While the past is always with us, I was musing the other day about how the points of reference I had when I was younger were slipping away.  What brought this home most to me was a conversation I had with my boyfriend, who referenced a report on NPR which stated that approximately 900 World War II veterans were dying each day.  When I was small, it was normal to encounter World War I vets, and now they are almost an extinct species.  An adult survivor of the concentration camps visited my elementary school; now in interviews I more frequently hear from either the children of those who were liberated from that living nightmare, or those who now, very old, were children at that time.  My son’s historical points of reference will be very different; perhaps his old dusty war will be Vietnam, or Desert Storm.  The former, although concluded when I was growing up, was a recent memory and the latter had a profound effect on me during high school. 
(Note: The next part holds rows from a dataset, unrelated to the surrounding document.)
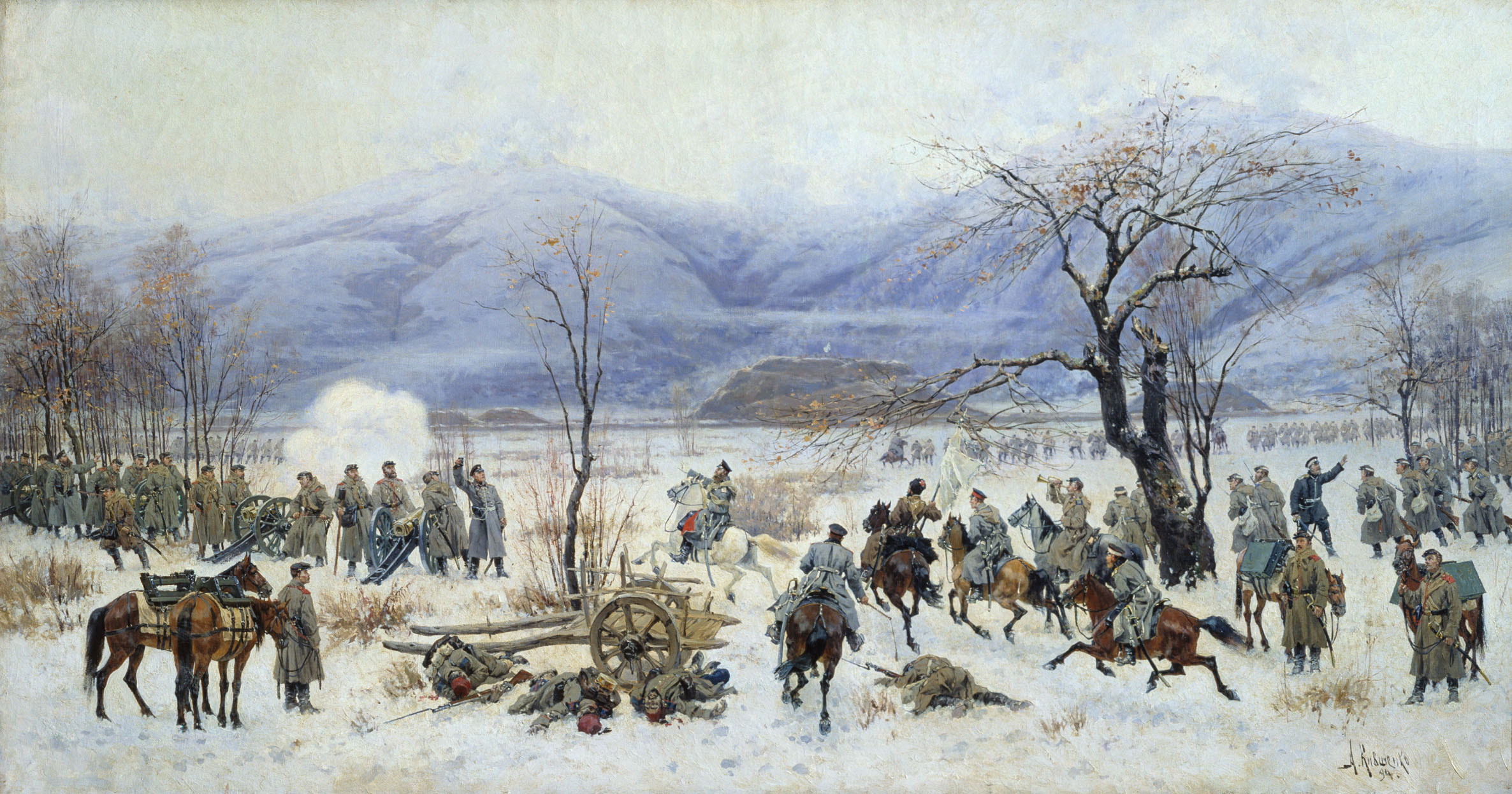 Сражение у Шипки-Шейново 28 декабря 1877 года.
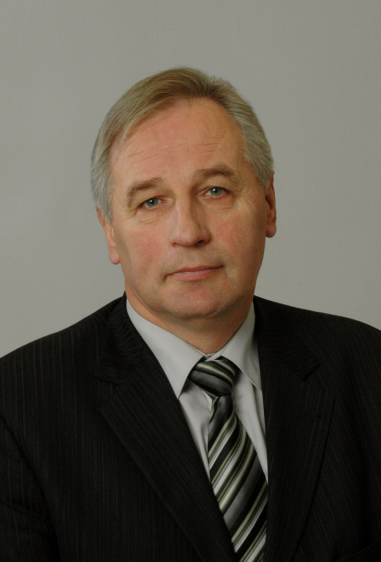 10.Saeimas deputāts Staņislavs Šķesters
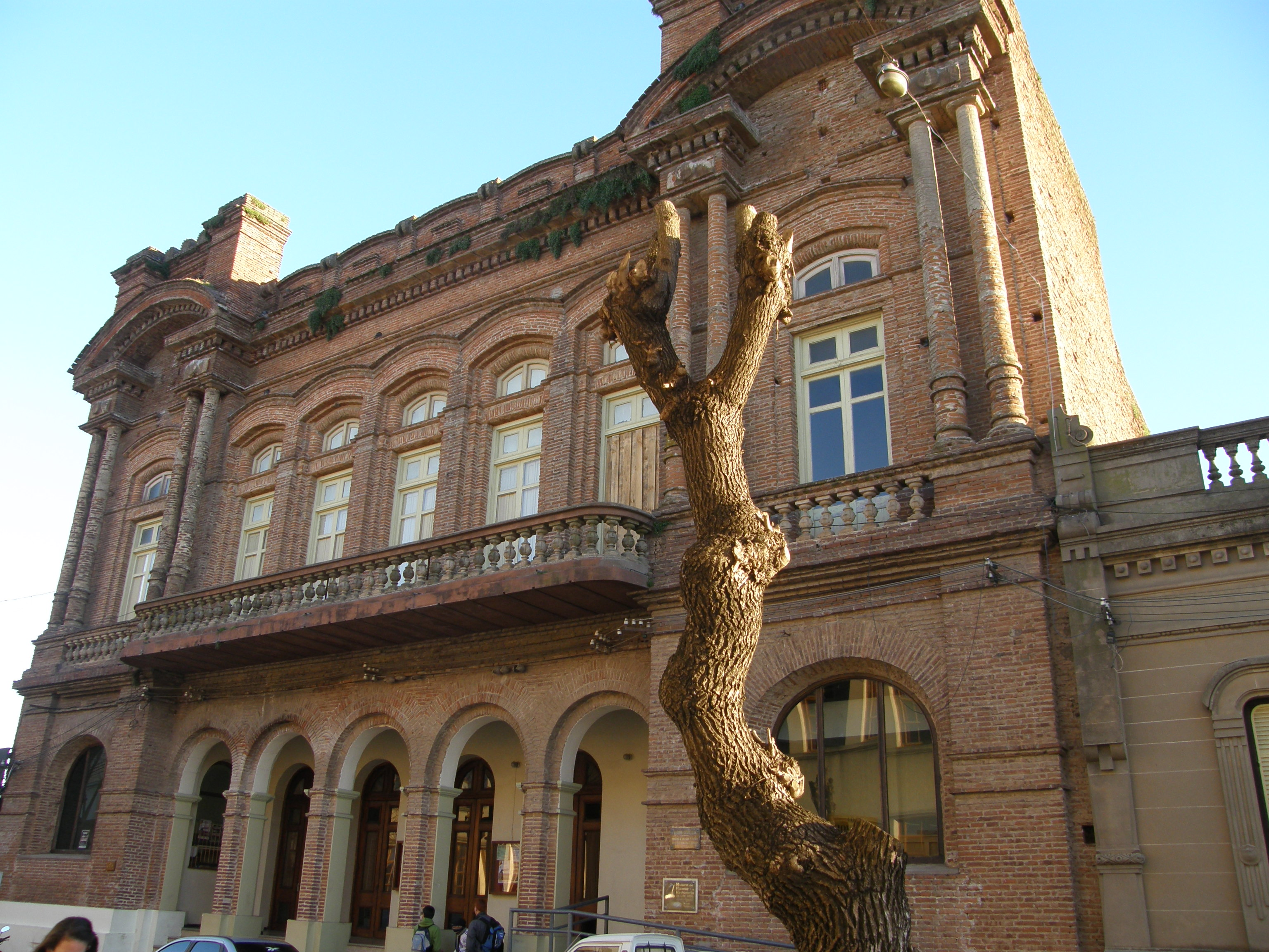 Fachada del Teatro Lavalleja, en Minas, Uruguay
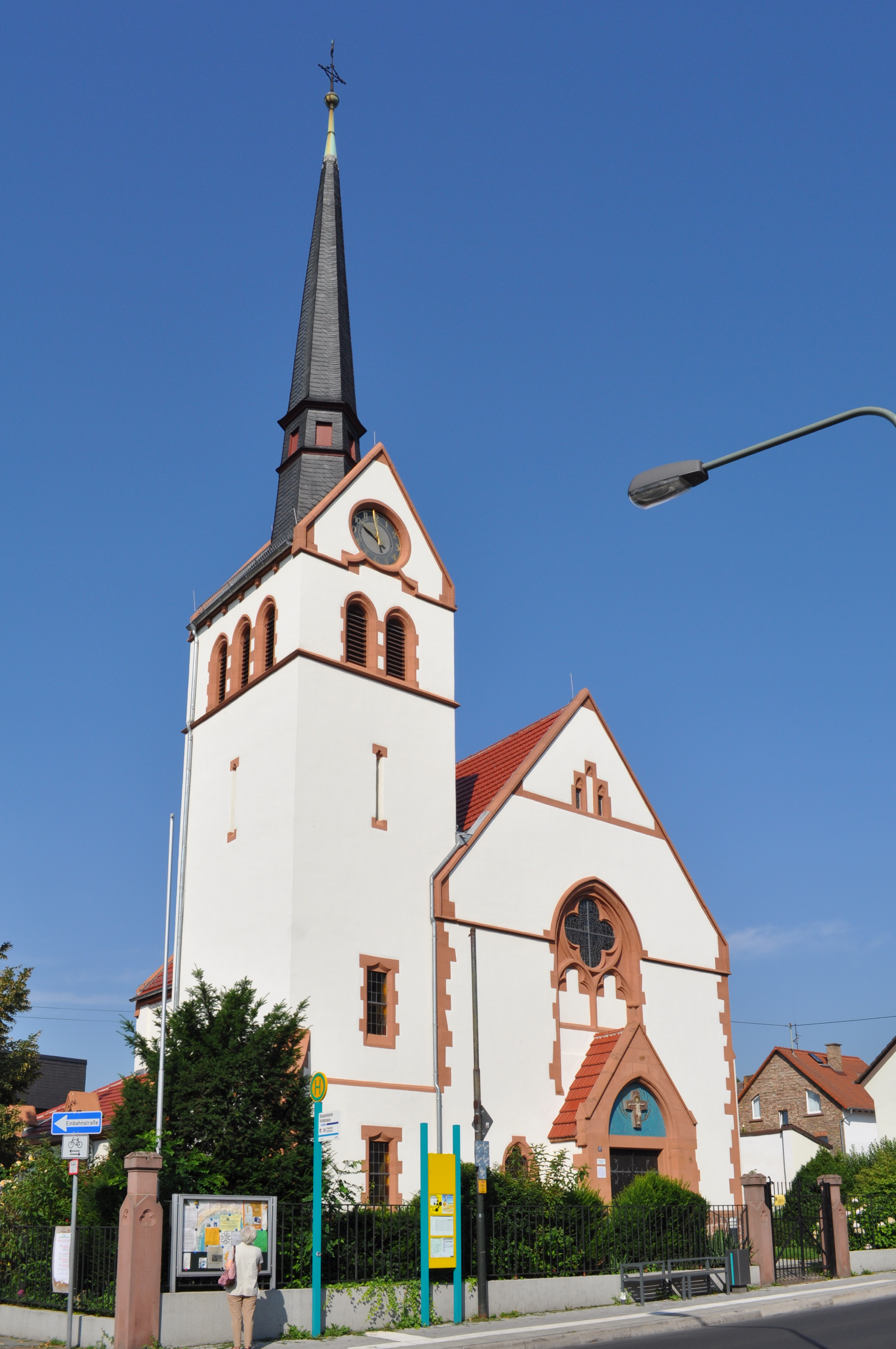 Evangelische Kirche in Sossenheim. Das denkmalgeschützte Haus wurde ab 1897 erbaut.
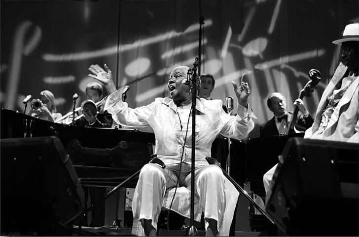 Festival International de Jazz - La Roquebrou août 2005
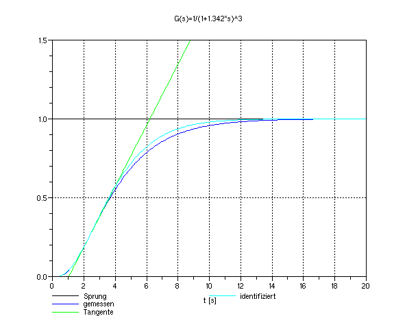 Systemidentifizierung mit Wendetangenten-Methode
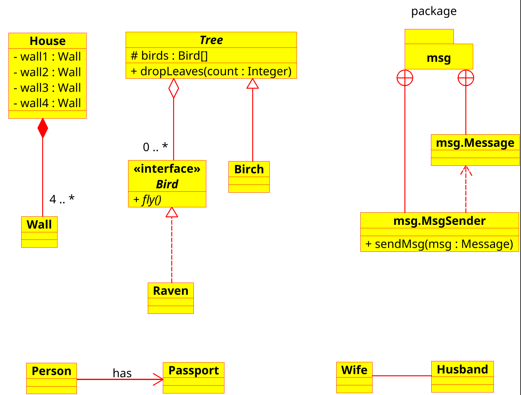 отношения на диаграмме классов
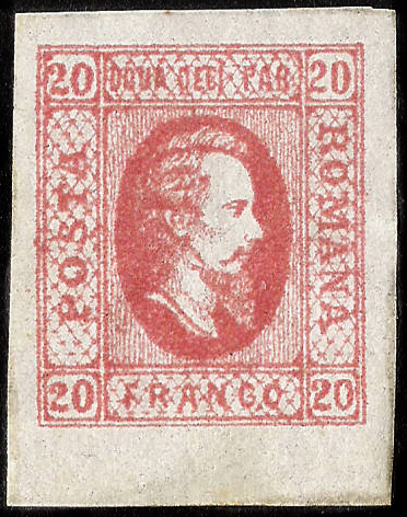 Почтовая марка Объединённого княжества Валахии и Молдавии (Румынии), князь Александру Иоан Куза
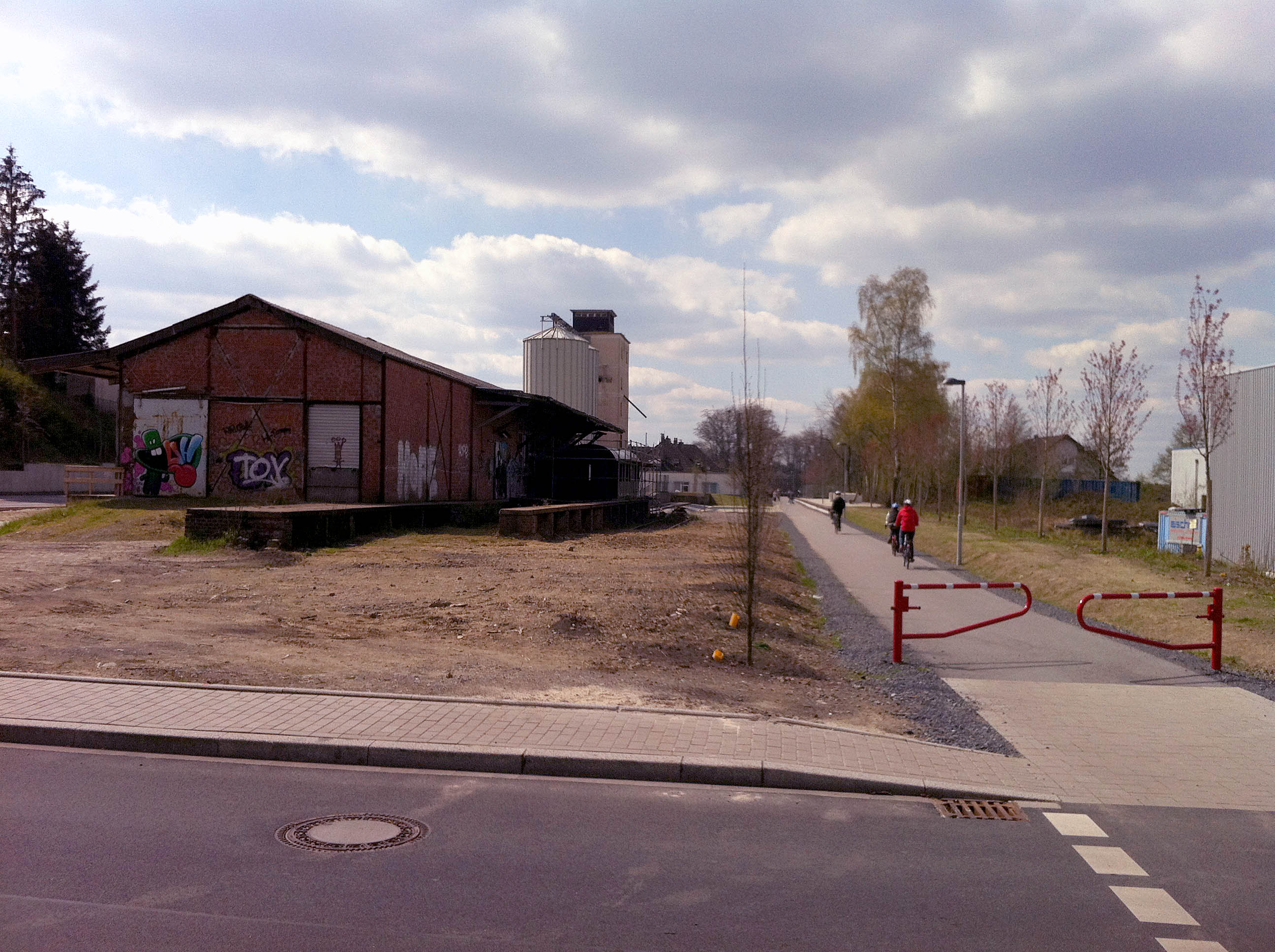 Ehemaliges Lagergebäude des Bahnhofs Heiligenhaus mit Panoramaradweg (Trasse Niederbergbahn), vom Osten aus gesehen
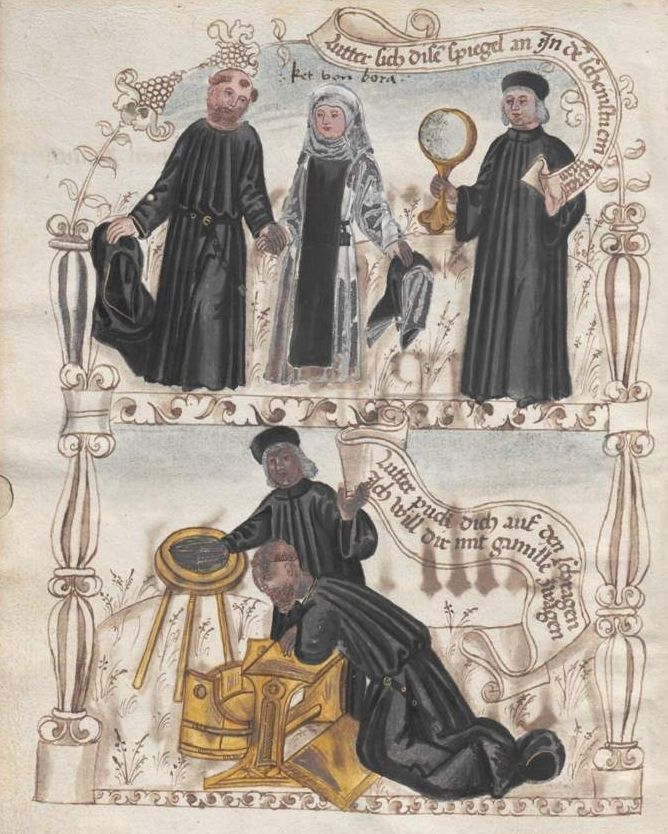 Titelbild von Kilian Leib: Luthers Bad (1526) in BSB München Cgm 6551
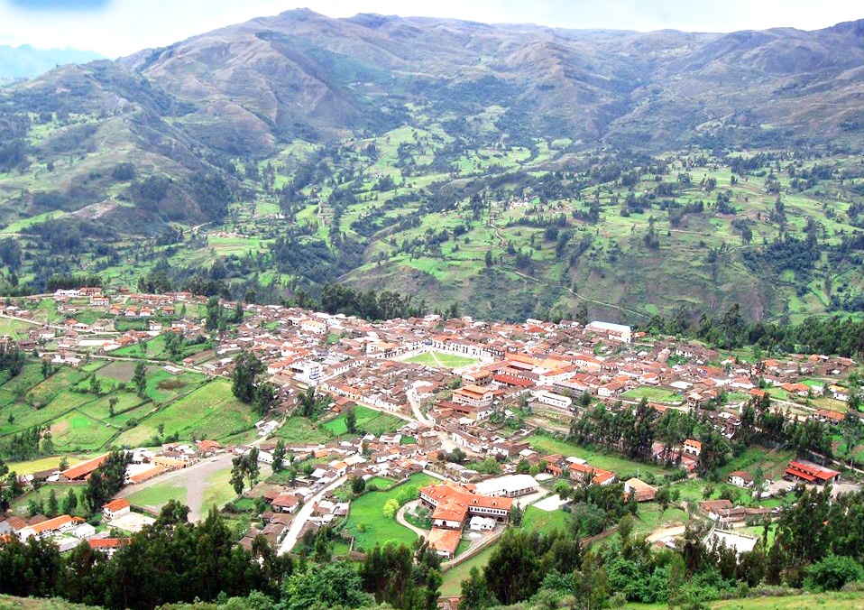 Chacas en 2012
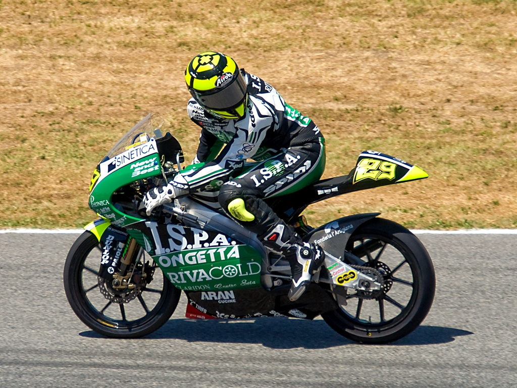 Nikon D90 + Sigma 18-200 DC OS HSM 1/800s - F/10 - 135mm - ISO400
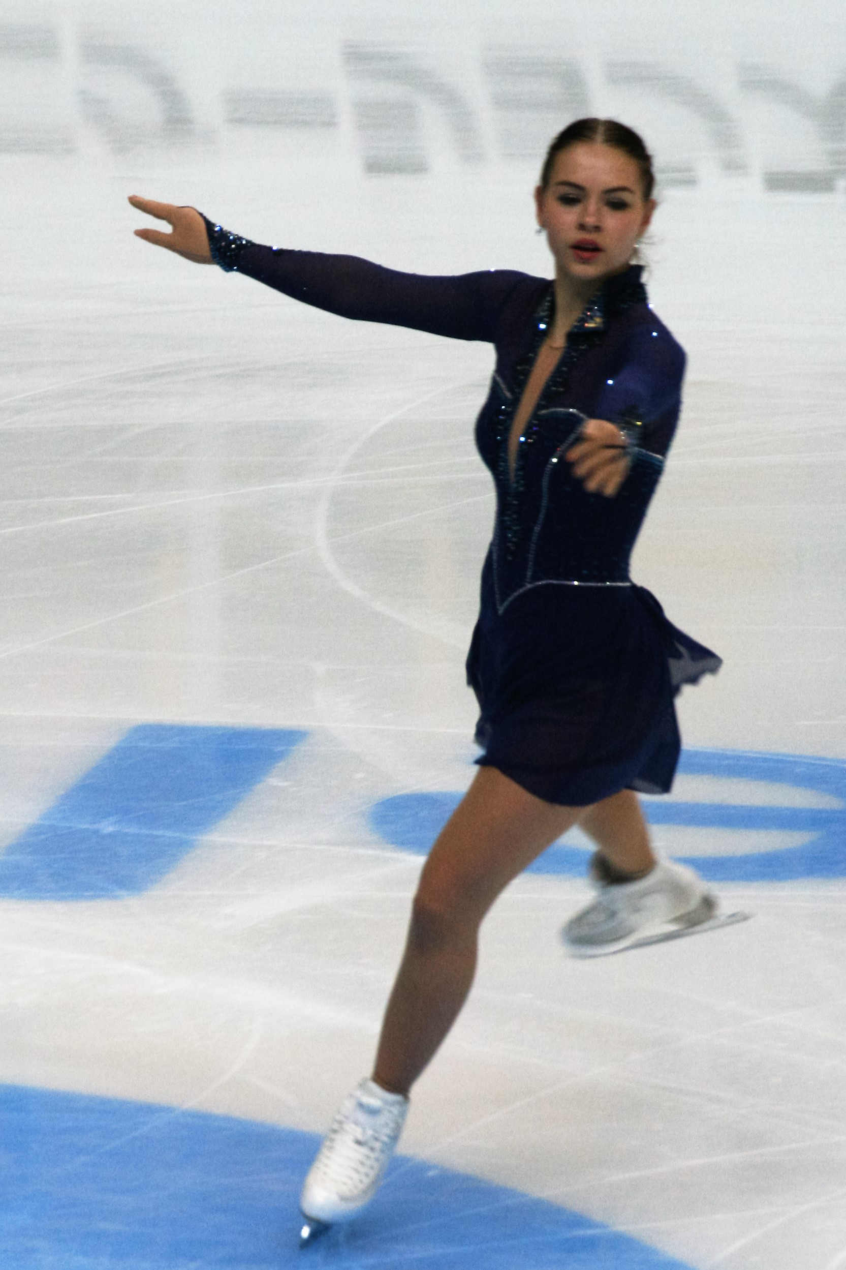 Ангелина Кучвальская (Латвия) на Кубке Ростелекома 2016.
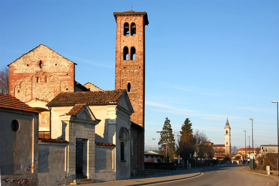 Veduta di Casalvolone (NO) con in primo piano la pieve di San Pietro ed alle spalle l'abitato con la chiesa parrocchiale
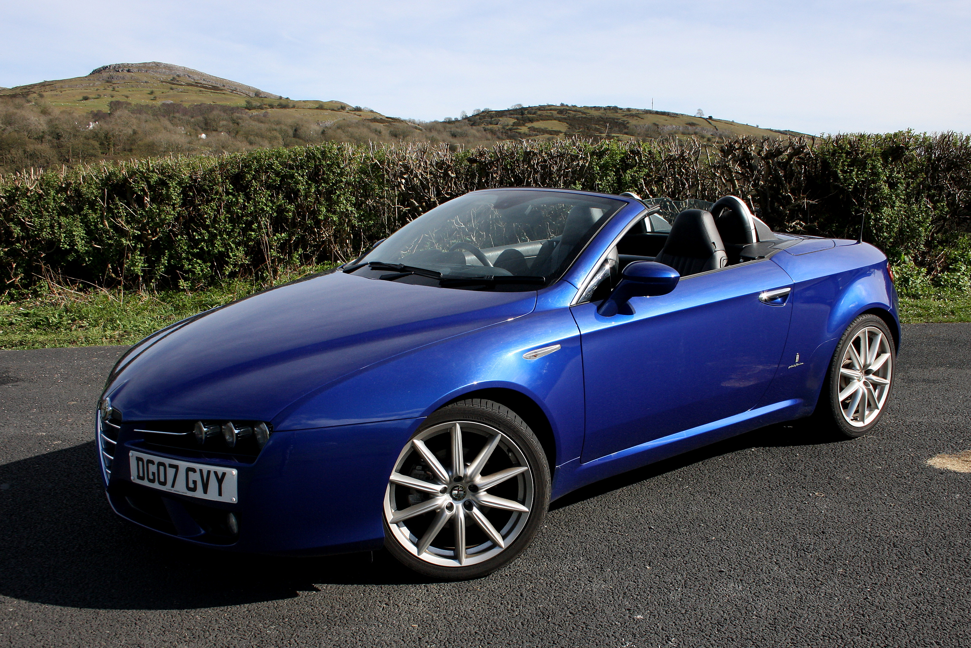 Alfa Romeo Spider

All of which leads me back to contemplating Wodehouse in the years before his death.  He was a living legend, although one best known for writing about a time and a society long since passed.  I cannot fathom what it must have been like for someone who lived through both world wars coping with disco balls, Andy Warhol, and Watergate.  A book of Plum’s letters recently came out, and I hope that there are some from his later years as I am interested to see how he reacted to things as he aged.  Did he embrace the changes, or, as I suspect from reading Bachelors Anonymous, did he try to maintain his grip on things by trying to impose elements of a time long gone in the created worlds of his fiction?